§ What you will do
Collect all lines containing the word "cells" from the data.

........

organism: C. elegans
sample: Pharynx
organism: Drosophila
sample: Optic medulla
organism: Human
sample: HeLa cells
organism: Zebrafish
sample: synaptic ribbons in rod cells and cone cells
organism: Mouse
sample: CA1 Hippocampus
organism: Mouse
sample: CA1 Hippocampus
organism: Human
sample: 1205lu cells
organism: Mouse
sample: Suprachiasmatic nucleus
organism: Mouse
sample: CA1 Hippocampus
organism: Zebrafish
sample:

........

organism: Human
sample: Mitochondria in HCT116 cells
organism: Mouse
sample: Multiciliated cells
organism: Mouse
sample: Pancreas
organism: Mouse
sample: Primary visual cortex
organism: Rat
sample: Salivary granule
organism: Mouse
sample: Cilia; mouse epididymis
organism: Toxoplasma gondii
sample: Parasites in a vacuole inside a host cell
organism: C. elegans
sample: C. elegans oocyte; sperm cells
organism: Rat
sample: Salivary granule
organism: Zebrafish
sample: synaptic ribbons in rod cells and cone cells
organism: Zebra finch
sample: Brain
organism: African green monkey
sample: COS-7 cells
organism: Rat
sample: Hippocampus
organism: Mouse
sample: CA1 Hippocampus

........

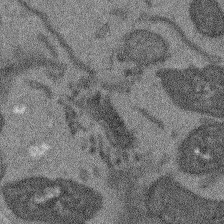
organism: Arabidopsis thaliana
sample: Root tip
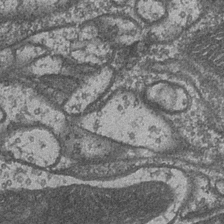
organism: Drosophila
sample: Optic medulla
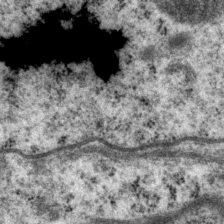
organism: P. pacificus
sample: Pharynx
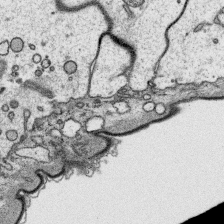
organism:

........

§ Response area
sample: HeLa cells
sample: synaptic ribbons in rod cells and cone cells
sample: 1205lu cells
sample: Mitochondria in HCT116 cells
sample: Multiciliated cells
sample: C. elegans oocyte; sperm cells
sample: synaptic ribbons in rod cells and cone cells
sample: COS-7 cells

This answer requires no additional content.